To get the life you want, you must first decide the path you want, then find a
way to travel it.

My suggestion would be to focus on sharing life with people you enjoy being
around helping solve problems that you agree are important to spend time on;
everything else will sort itself out.

------
aprdm
I think that choosing what to work on next is the least relevant thing. The
most relevant is choosing any of them and sticking to them until you have a
fully functional thing, that's the real hard part.

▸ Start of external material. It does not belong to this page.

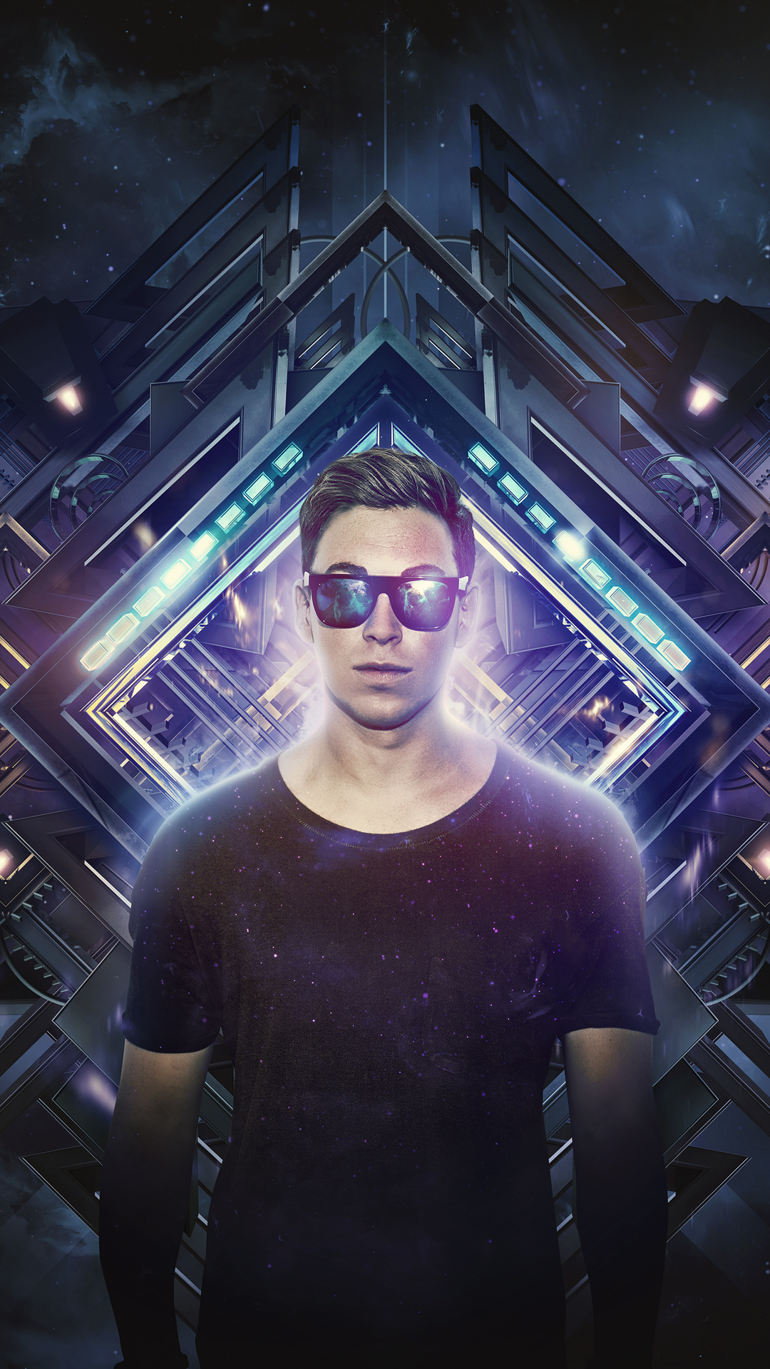 Esta es una fondo de pantalla de Hardwell.
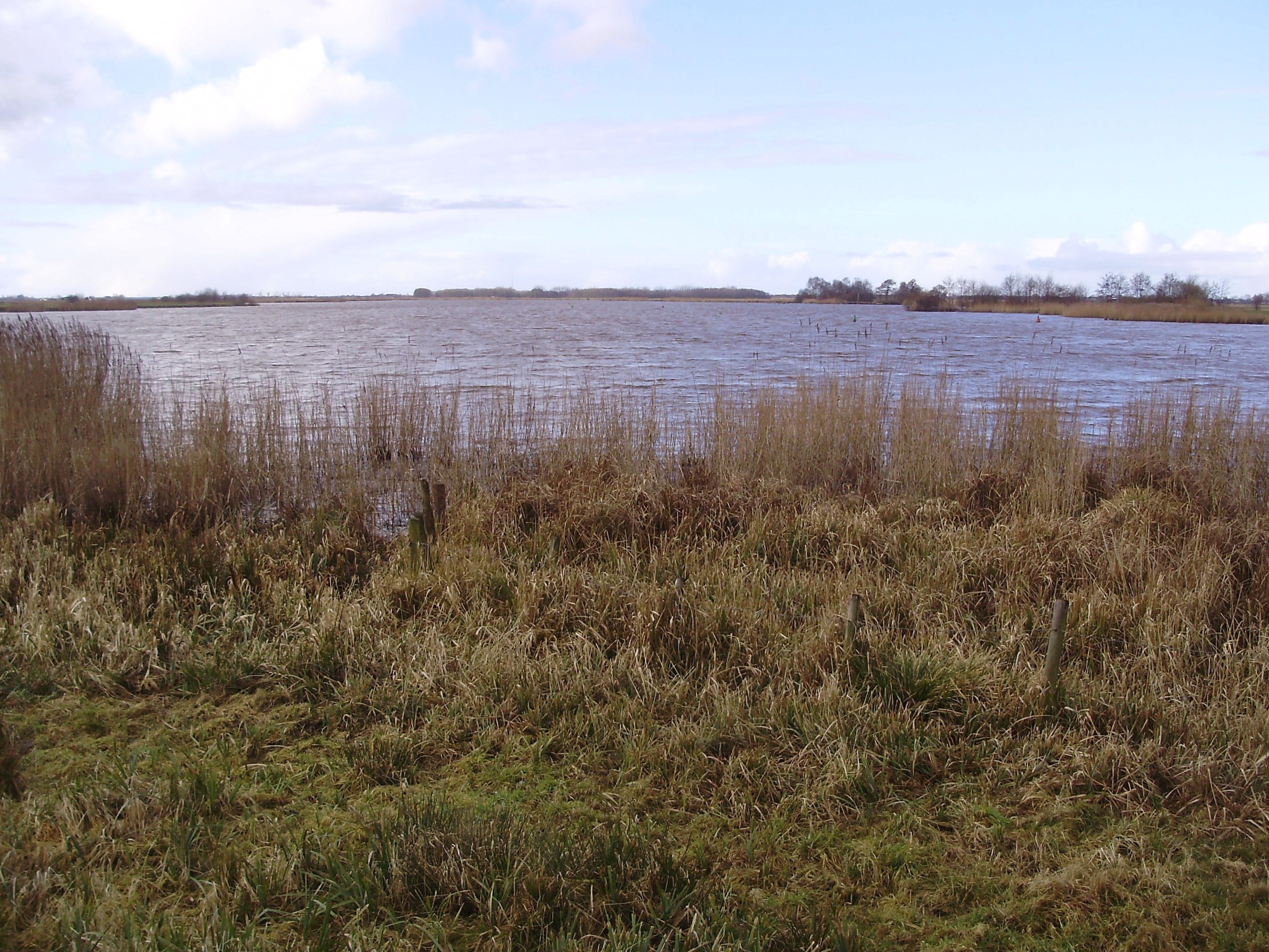 Het Wijde in gemeente Weststellingwerf/Steenwijkerland (Nederland)

I had tons of ideas about a year ago, I've stick to one and still haven't
finished but I haven't given up yet :

------
selmat
Create some basic model - for example fill CANVAS table within 24 hours and
ask someone for feedback. The best option is someone working in related area
or with real experiences. You will get very valuable feedback and you can
decide whether if worth to spend time with this idea or not.

------
kevinsimper
The one that you are most passionate about. Often my ideas is based on where I
see a need, but it does not mean that I have the most passion about that
subject.

I can maybe build a great product for that need, but I need to be passionate
about it, if I have to success with it long term.

------
akulbe
I think if you go for the ones that are easiest to complete, it's going to
motivate you to come up with more ideas. More success will fuel more
motivation. Do you care to share any of your ideas?

------
anthony_franco
Choose the idea most of your users are requesting or willing to pay for.